Tasaka Y, Nakagawa Y, Sato C, Mino M, Uozumi N, Murata N, Muto S, Iida H
Research Institute for Biological Sciences, 7549-1 Yoshikawa, Kayo, Joubo, Okayama, 716-1241, Japan.
Biochem Biophys Res Commun. 2000 Mar 5;269(1):265-9. doi: 10.1006/bbrc.2000.2278.

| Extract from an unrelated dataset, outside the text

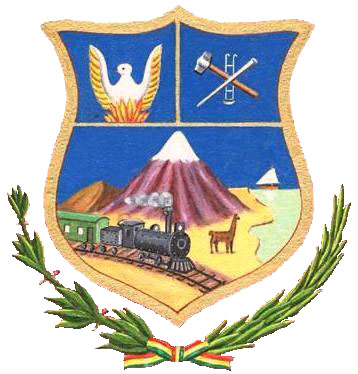 Escudo_Oruro.jpg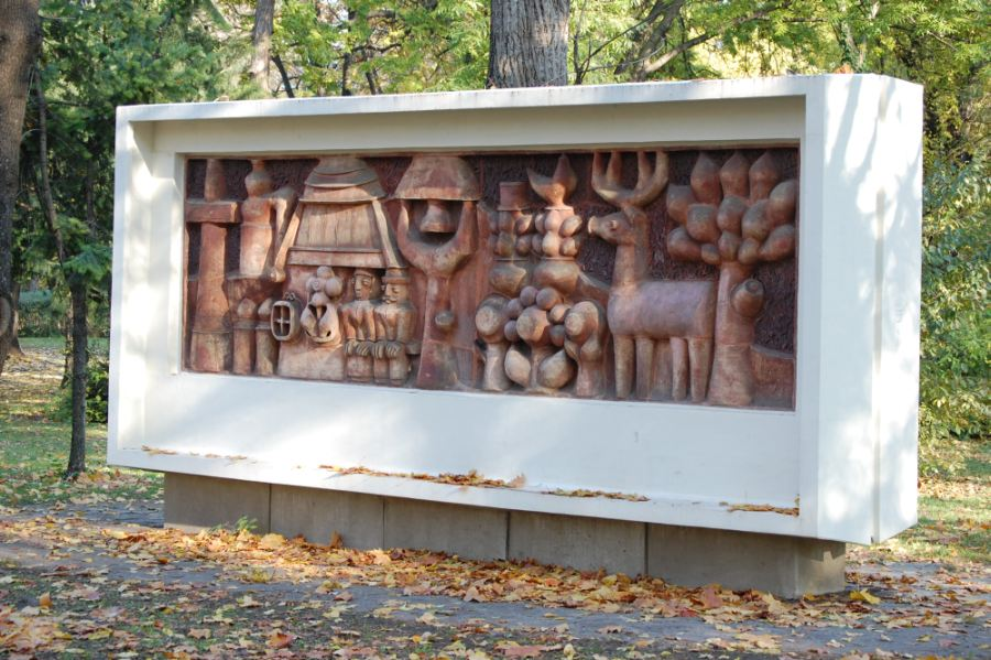 Németh János: Göcsej – dombormű (Népliget, Budapest, X. kerület, Magyarország)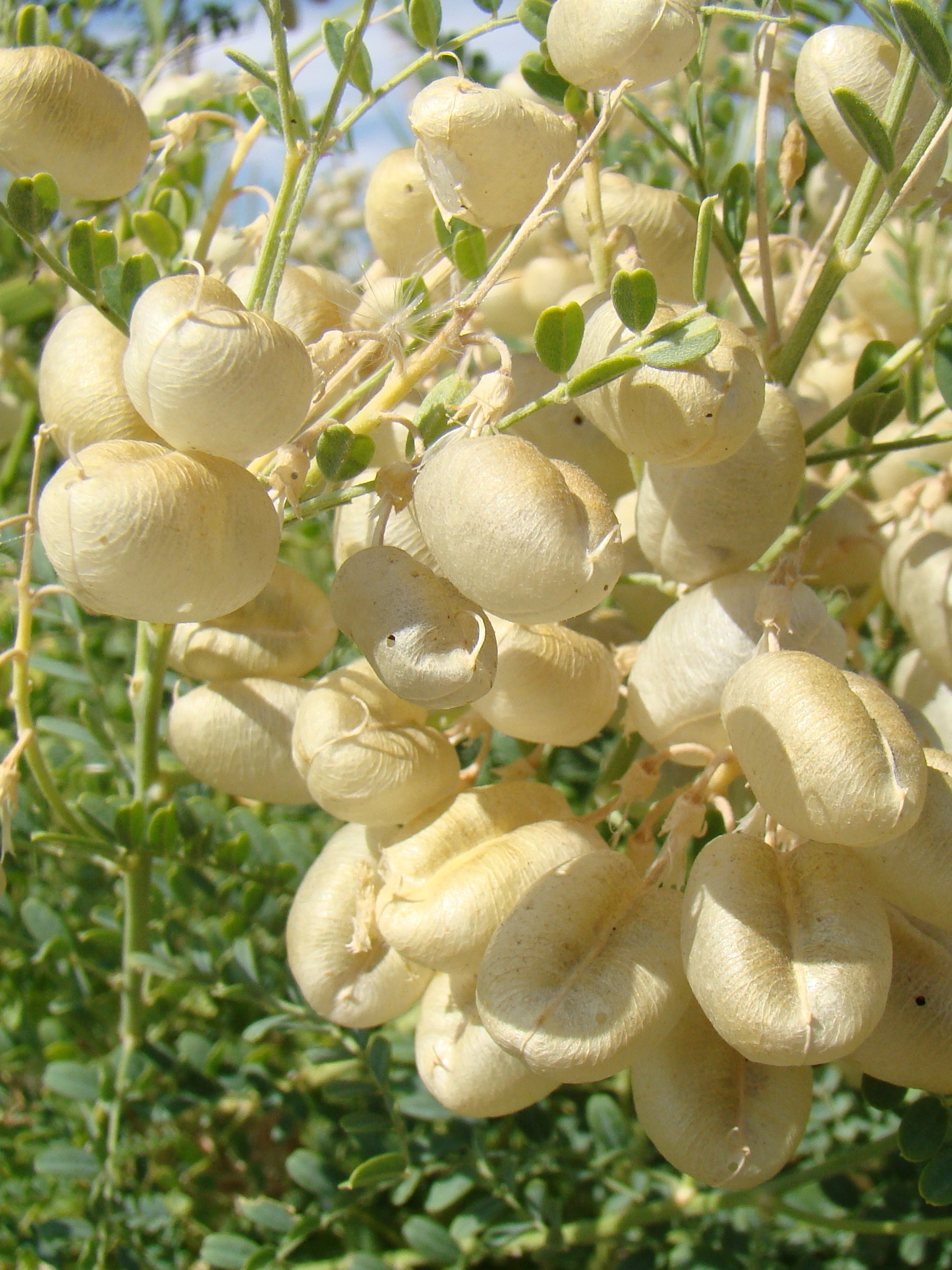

The Saccharomyces cerevisiae MID1 gene encodes a stretch-activated Ca(2+)-permeable channel. In a protein database, we found a Schizosaccharomyces pombe gene whose predicted protein shows 26% identical and 62% similar to the Mid1 channel in amino acid sequence. cDNA derived from this gene, designated yam8(+), was isolated by reverse transcription-polymerase chain reaction (RT-PCR). Further analysis showed that the Yam8 protein consists of 486 amino acids and has 6 hydrophobic segments. The yam8(+) cDNA, placed under the S. cerevisiae TDH3 promoter, partially complemented the mating pheromone-induced death (mid) phenotype of the S. cerevisiae mid1 mutant. The expression of the yam8(+) cDNA in the mid1 mutant cells partially remediated the mid phenotype and resulted in a slight increase in Ca(2+) uptake activity. These findings suggest that Yam8 is a potential homologue of Mid1.
酿酒酵母MID1基因编码一种牵张激活的Ca(2+)通透通道。在一个蛋白质数据库中,我们发现了一种粟酒裂殖酵母基因,其预测的蛋白质在氨基酸序列上与Mid1通道有26%的同一性和62%的相似性。通过逆转录聚合酶链反应(RT-PCR)分离出了源自该基因的cDNA,命名为yam8(+)。进一步分析表明,Yam8蛋白由486个氨基酸组成,有6个疏水片段。置于酿酒酵母TDH3启动子下的yam8(+) cDNA部分互补了酿酒酵母mid1突变体的交配信息素诱导死亡(mid)表型。yam8(+) cDNA在mid1突变体细胞中的表达部分修复了mid表型,并导致Ca(2+)摄取活性略有增加。这些发现表明Yam8是Mid1的潜在同源物。